Microsoft: We're not gouging Europe on Windows 7 pricing
Company exec denies that higher EU prices stem from antitrust action
Computerworld - A top Microsoft executive today denied reports that European users will pay more for Windows 7 because of the company's wrangling with antitrust regulators.
In a statement first posted as a letter to the Financial Times Web site, Bill Veghte, the senior vice president for the Windows business group, said "nothing about this [case] will mean higher prices for Windows 7 in Europe."
Today, Microsoft's public relations firm forwarded the same Veghte statement to Computerworld.
Veghte was countering a Financial Times story last Friday that noted that because Microsoft has unilaterally decided to strip Internet Explorer 8 (IE8) from Windows 7, users would need "a fuller version of the new software when they upgrade." The newspaper, however, also made it clear that Microsoft was selling that software, dubbed "Full" or "Full Packaged Product" (FPP) to differentiate it from editions labeled "Upgrade," at the lower prices of the latter.
Microsoft has said it will price the full editions of Windows 7E -- the "E" stands for "Europe" -- at the lower upgrade prices until at least Dec. 31, 2009. Windows 7E is part of Microsoft's campaign to head off European Union antitrust regulators, who have charged the company with illegally tying Internet Explorer (IE) to Windows, from mandating even more drastic measures.
Microsoft is making the price concession on Windows 7 because of technical issues involving upgrades from Windows Vista. Microsoft will block customers in the EU from doing "in-place" upgrades, which would leave some version of IE on the machine. So it will not be selling "Upgrade" editions in the market, at least not when Windows 7 launches in late October.

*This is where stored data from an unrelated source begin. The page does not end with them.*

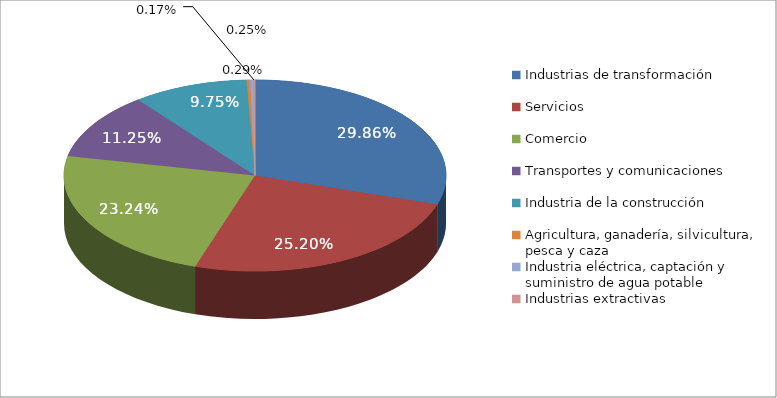
| Category | Series 0 |
|---|---|
| Industrias de transformación | 32953 |
| Servicios | 27808 |
| Comercio | 25647 |
| Transportes y comunicaciones | 12416 |
| Industria de la construcción | 10762 |
| Agricultura, ganadería, silvicultura, pesca y caza | 316 |
| Industria eléctrica, captación y suministro de agua potable | 271 |
| Industrias extractivas | 190 |
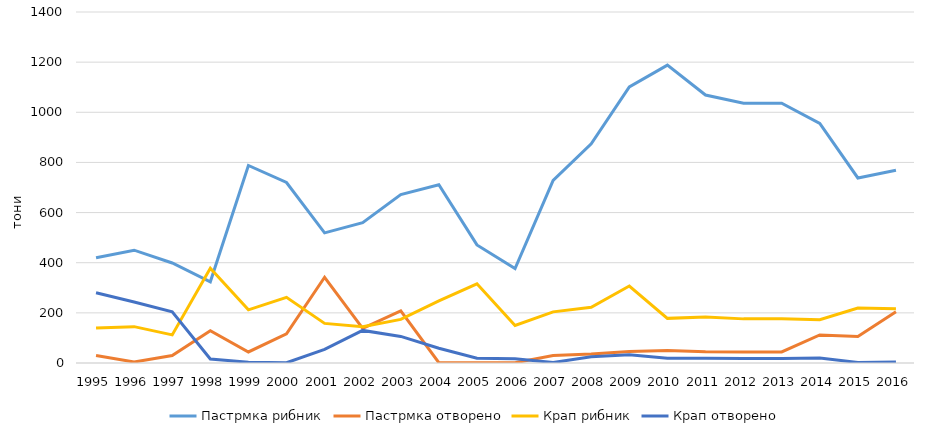
| Category | Пастрмка | Крап |
|---|---|---|
| 1995.0 | 30 | 280 |
| 1996.0 | 4 | 243 |
| 1997.0 | 30 | 204 |
| 1998.0 | 129 | 16 |
| 1999.0 | 44 | 3 |
| 2000.0 | 116 | 1 |
| 2001.0 | 342 | 54 |
| 2002.0 | 138 | 130 |
| 2003.0 | 208 | 106 |
| 2004.0 | 1 | 59 |
| 2005.0 | 1 | 19 |
| 2006.0 | 1 | 17 |
| 2007.0 | 30 | 2 |
| 2008.0 | 36 | 25 |
| 2009.0 | 46 | 33 |
| 2010.0 | 50 | 19 |
| 2011.0 | 45 | 19 |
| 2012.0 | 44 | 18 |
| 2013.0 | 44 | 18 |
| 2014.0 | 112 | 20 |
| 2015.0 | 106 | 2 |
| 2016.0 | 204 | 4 |
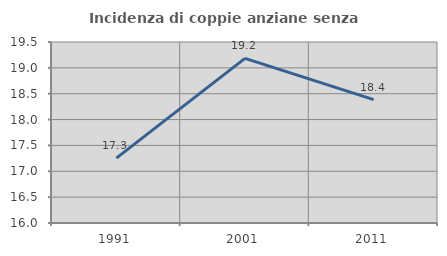
| Category | Incidenza di coppie anziane senza figli  |
|---|---|
| 1991.0 | 17.255 |
| 2001.0 | 19.184 |
| 2011.0 | 18.386 |
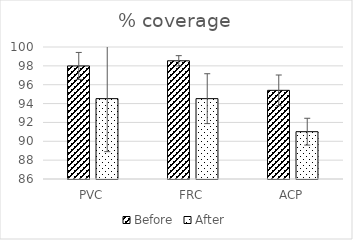
| Category | Before | After |
|---|---|---|
| PVC | 97.991 | 94.522 |
| FRC | 98.535 | 94.522 |
| ACP | 95.404 | 91.019 |
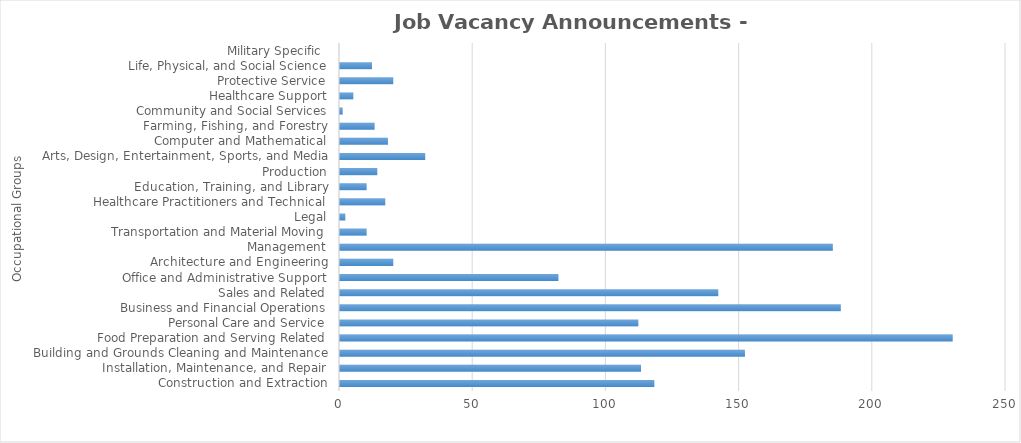
| Category | Total JVAs |
|---|---|
| Construction and Extraction | 118 |
| Installation, Maintenance, and Repair | 113 |
| Building and Grounds Cleaning and Maintenance | 152 |
| Food Preparation and Serving Related | 230 |
| Personal Care and Service | 112 |
| Business and Financial Operations | 188 |
| Sales and Related | 142 |
| Office and Administrative Support | 82 |
| Architecture and Engineering | 20 |
| Management | 185 |
| Transportation and Material Moving | 10 |
| Legal | 2 |
| Healthcare Practitioners and Technical | 17 |
| Education, Training, and Library | 10 |
| Production | 14 |
| Arts, Design, Entertainment, Sports, and Media | 32 |
| Computer and Mathematical | 18 |
| Farming, Fishing, and Forestry | 13 |
| Community and Social Services | 1 |
| Healthcare Support | 5 |
| Protective Service | 20 |
| Life, Physical, and Social Science | 12 |
| Military Specific  | 0 |

Veghte explained the move in his statement. "We typically offer two Windows versions to retail customers: a full version for use on any computer and an upgrade version -- at a lower price -- that can only be used on computers that are already licensed for Windows," he said. "In light of recent changes we made to European versions of Window 7, we will not have an upgrade version available in Europe when we release the new operating system."